Nu opende ik mijn ogen, rukte de zonnebril van mijn hoofd en keek naar waar het geluid vandaan leek te komen. De jongen met het halflange blonde haar leunde op de schutting. Nonchalant, alsof het volkomen logisch was dat hij in de tuin van de familie Van de Sandt stond ... Toen realiseerde ik me dat het hun tuin niet meer was, dat het huis verkocht was. En dat ik de nieuwe buren nog niet ontmoet had.

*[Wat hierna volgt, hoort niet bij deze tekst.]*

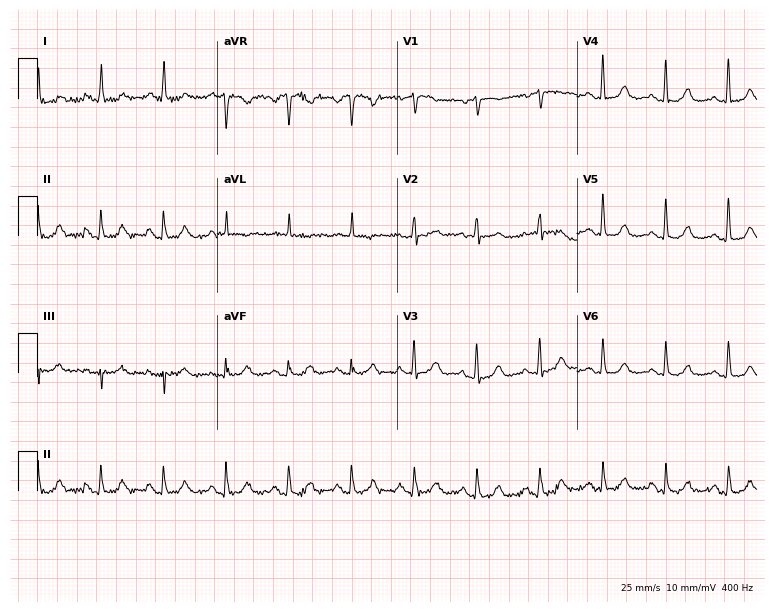
Standard 12-lead ECG recorded from a 61-year-old woman. Read as a normal ECG.
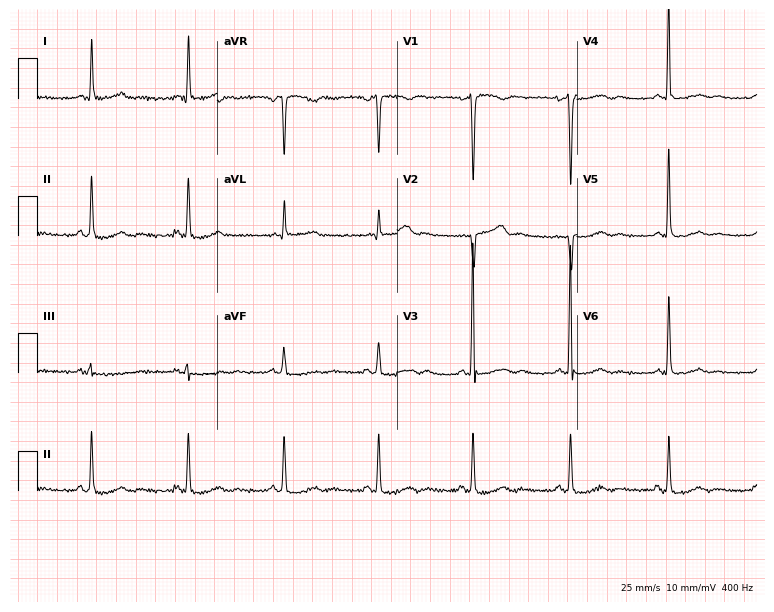
ECG (7.3-second recording at 400 Hz) — a 33-year-old female. Labelled as a normal ECG.
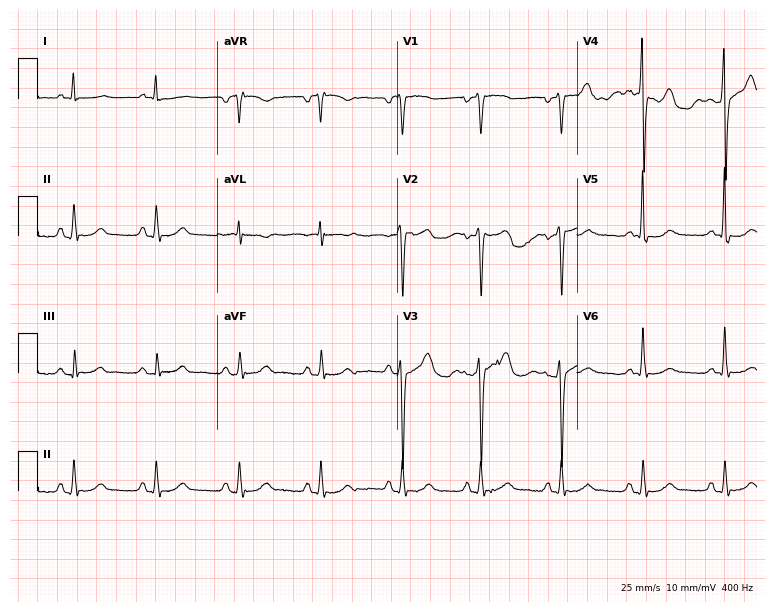
12-lead ECG (7.3-second recording at 400 Hz) from a 65-year-old male patient. Labelled as a normal ECG.
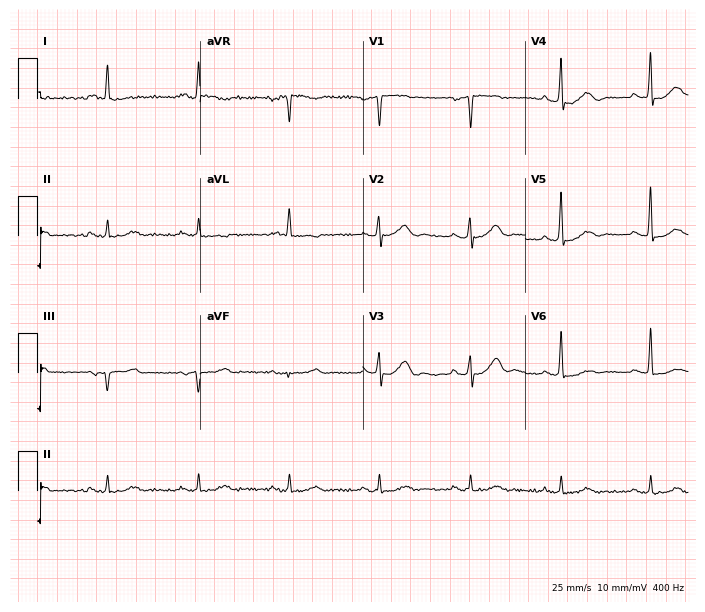
ECG — a 75-year-old male patient. Labelled as a normal ECG.
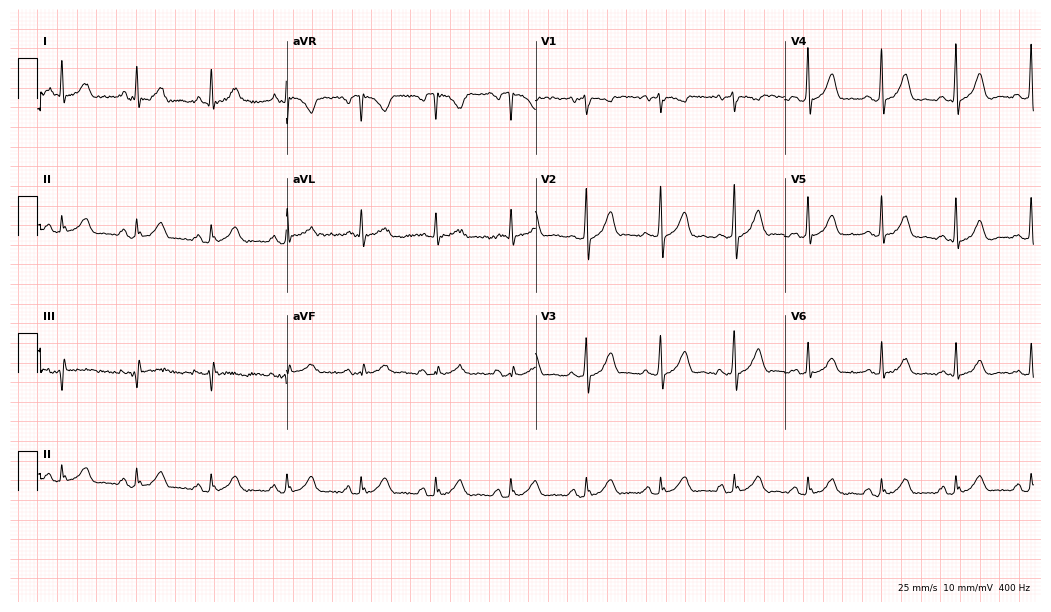
Electrocardiogram (10.2-second recording at 400 Hz), a 63-year-old man. Overall reading on record: normal ECG.
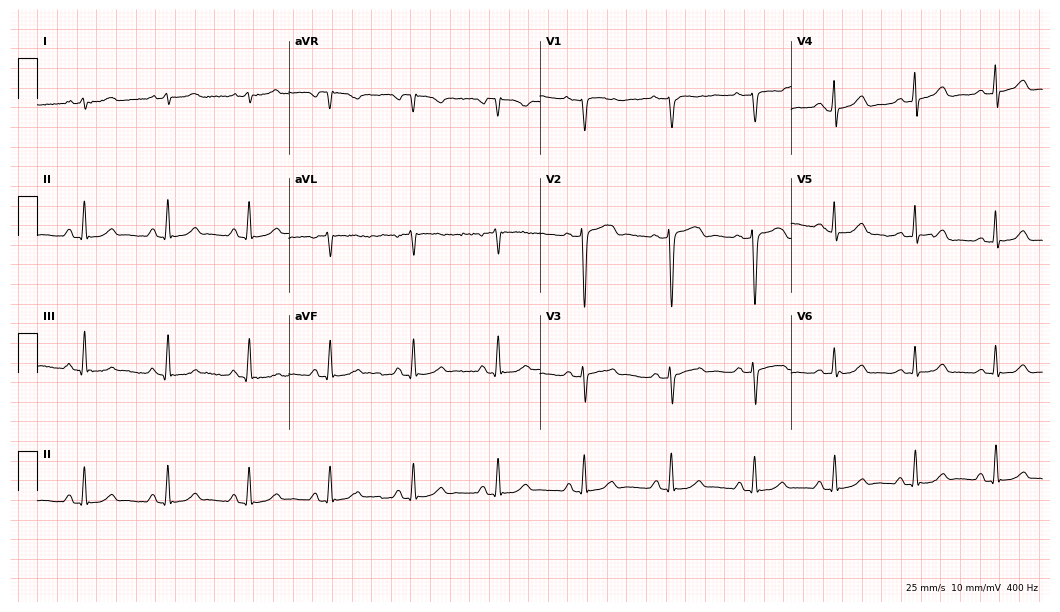
Electrocardiogram, a female patient, 42 years old. Of the six screened findings (first-degree AV block, right bundle branch block (RBBB), left bundle branch block (LBBB), sinus bradycardia, atrial fibrillation (AF), sinus tachycardia), none is recorded.
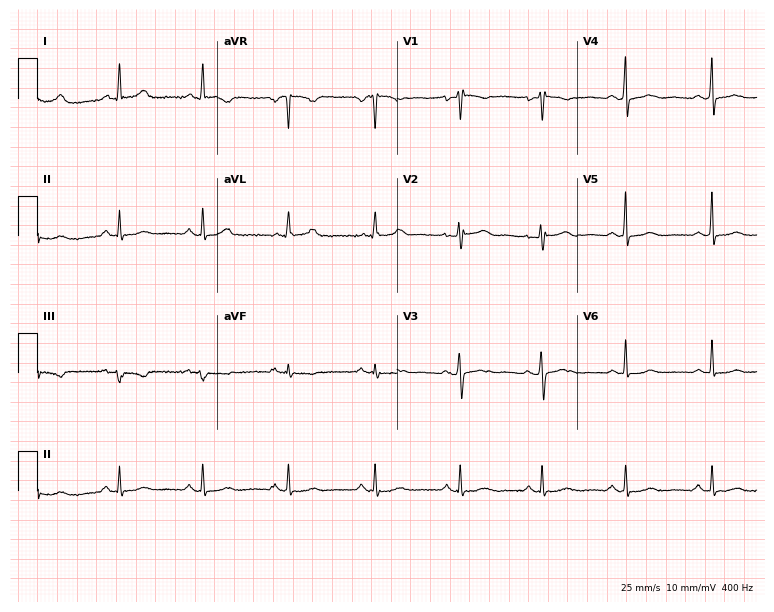
ECG (7.3-second recording at 400 Hz) — a woman, 48 years old. Screened for six findings — first-degree AV block, right bundle branch block (RBBB), left bundle branch block (LBBB), sinus bradycardia, atrial fibrillation (AF), sinus tachycardia — none is recorded.
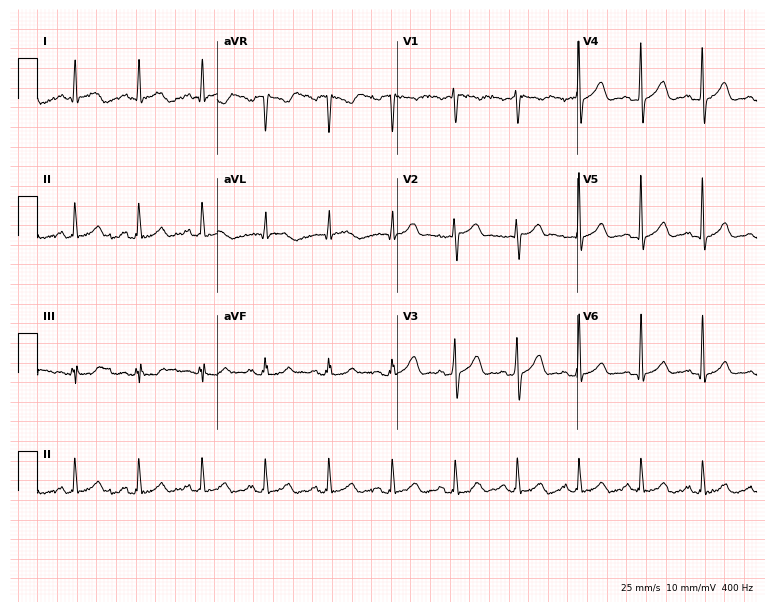
Resting 12-lead electrocardiogram. Patient: a male, 56 years old. Read as a normal ECG.
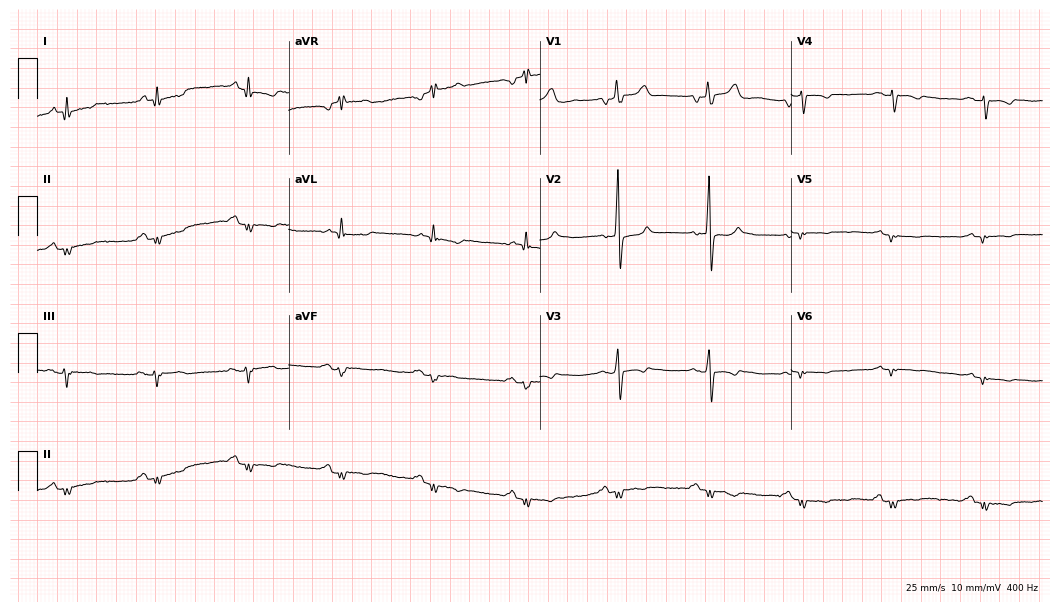
ECG — a male patient, 70 years old. Screened for six findings — first-degree AV block, right bundle branch block, left bundle branch block, sinus bradycardia, atrial fibrillation, sinus tachycardia — none is recorded. Findings outside these six are not listed.
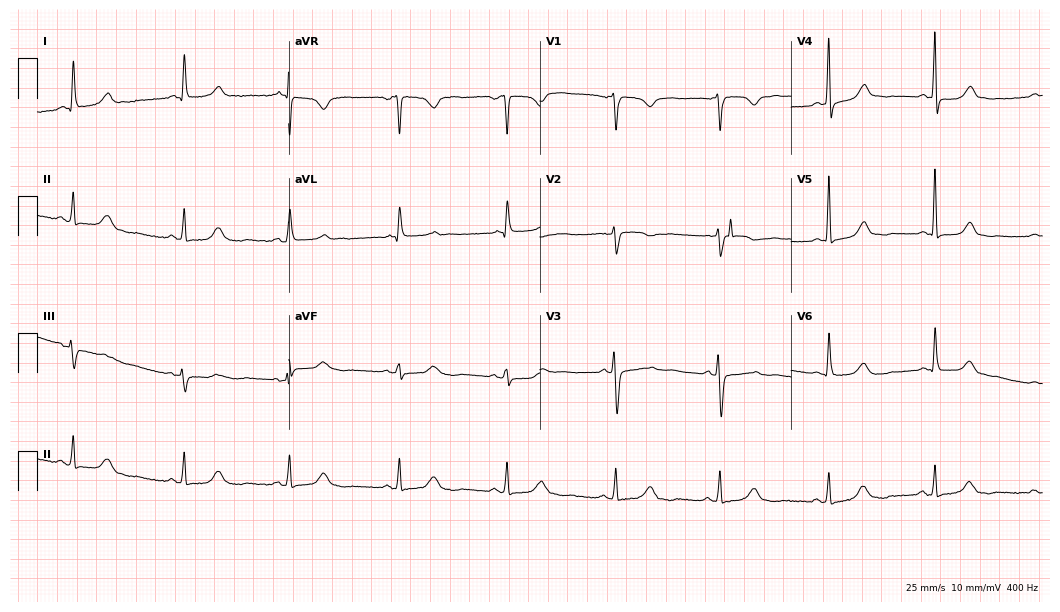
Electrocardiogram, a woman, 63 years old. Overall reading on record: normal ECG.
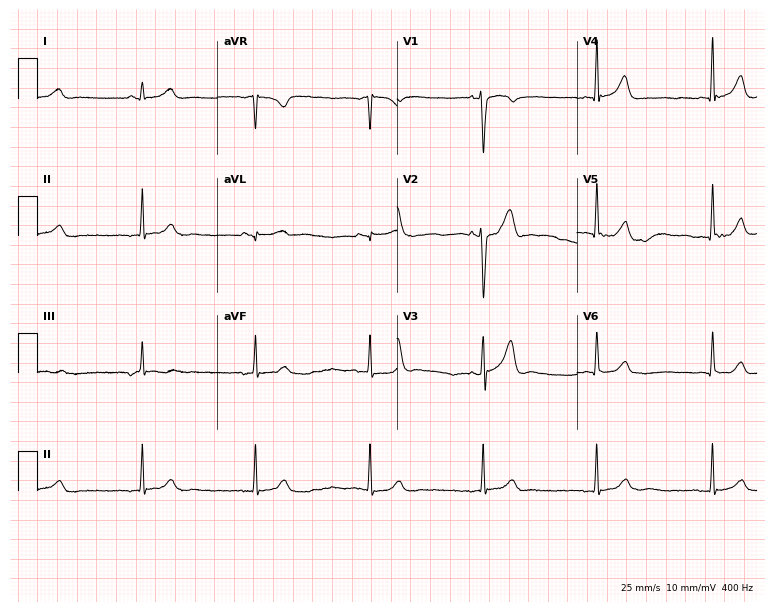
ECG (7.3-second recording at 400 Hz) — a 33-year-old man. Screened for six findings — first-degree AV block, right bundle branch block, left bundle branch block, sinus bradycardia, atrial fibrillation, sinus tachycardia — none is recorded.
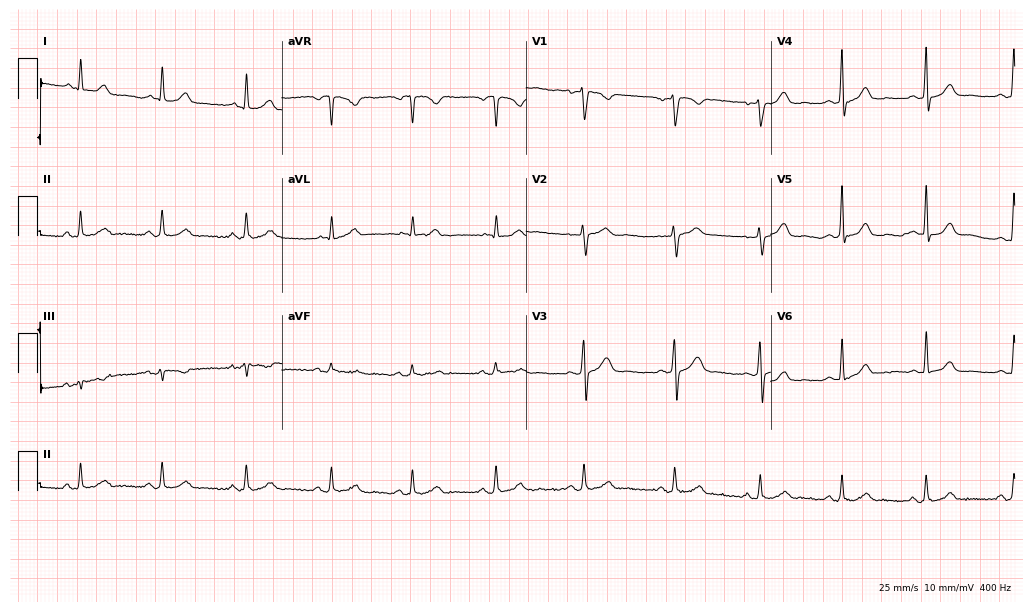
Resting 12-lead electrocardiogram (10-second recording at 400 Hz). Patient: a female, 39 years old. Read as a normal ECG.
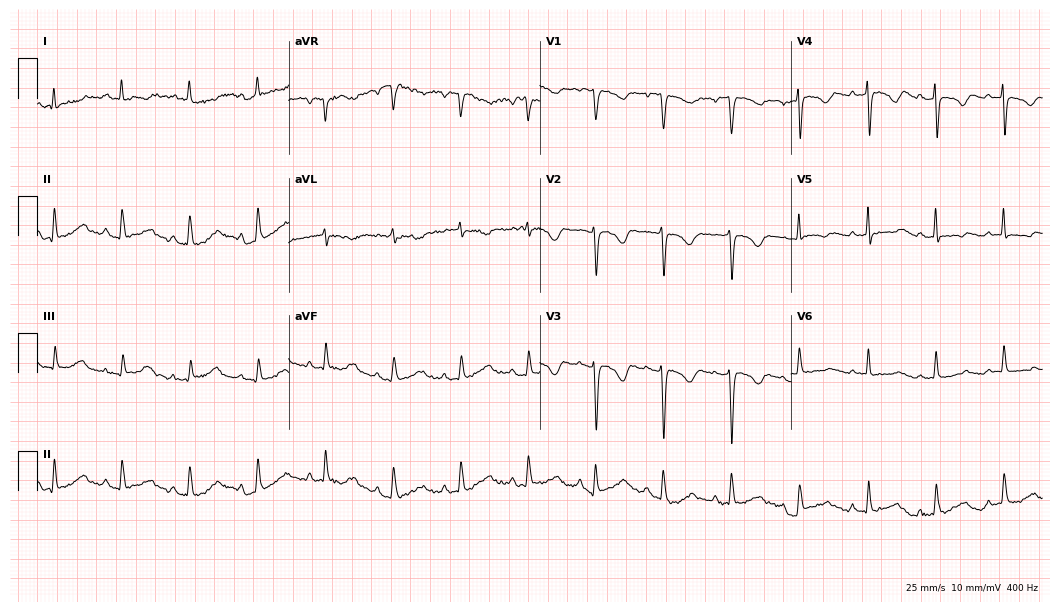
Standard 12-lead ECG recorded from a female, 78 years old (10.2-second recording at 400 Hz). None of these six findings is recorded: first-degree AV block, right bundle branch block, left bundle branch block, sinus bradycardia, atrial fibrillation, sinus tachycardia.
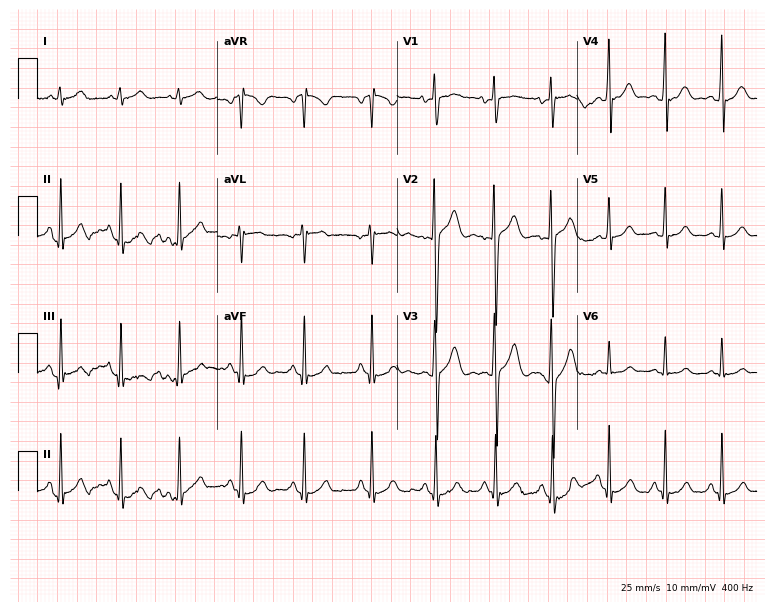
12-lead ECG (7.3-second recording at 400 Hz) from a male patient, 18 years old. Screened for six findings — first-degree AV block, right bundle branch block (RBBB), left bundle branch block (LBBB), sinus bradycardia, atrial fibrillation (AF), sinus tachycardia — none is recorded. Other findings, if any, are not listed.
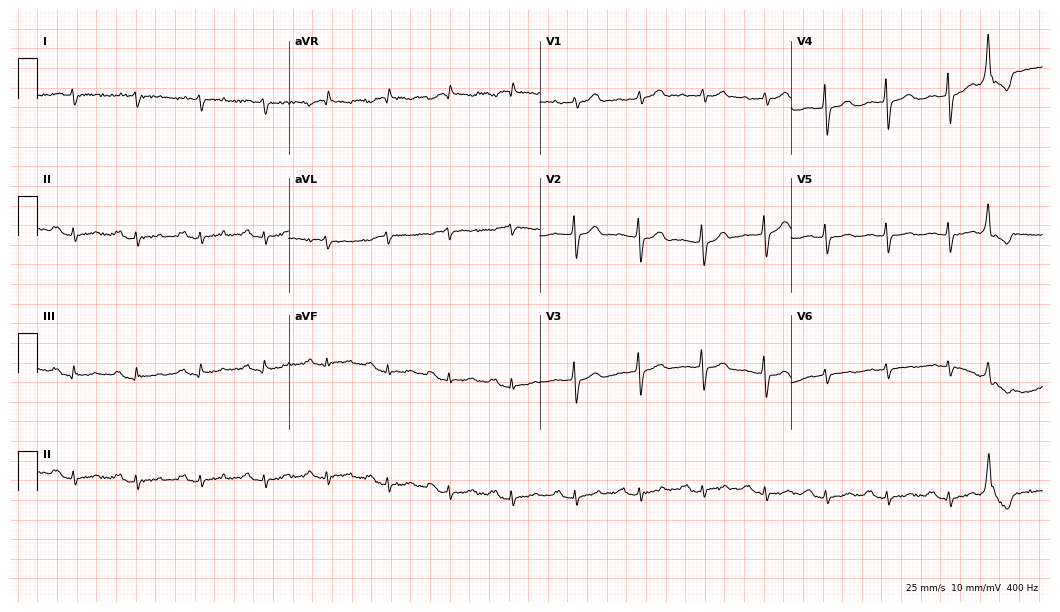
Electrocardiogram (10.2-second recording at 400 Hz), a man, 69 years old. Of the six screened findings (first-degree AV block, right bundle branch block, left bundle branch block, sinus bradycardia, atrial fibrillation, sinus tachycardia), none is recorded. Findings outside these six are not listed.

Het was of Nikolai thuis hoorde in de tuin die bij de rest van het twee-onder-een-kap huis hoorde, of hij al achttien jaar mijn buurjongen was in plaats van Ash.

'Wat doe jij hier?' piepte ik. 'Waarom hang je rond in de tuin van de buren?'

Zijn grijns werd breder. 'Kun je dat nog niet raden dan?'

Aarzelend schudde ik mijn hoofd, al wist ik eigenlijk wel waarom. Het was gewoon dat ik het uit zijn mond wilde horen, dat was het.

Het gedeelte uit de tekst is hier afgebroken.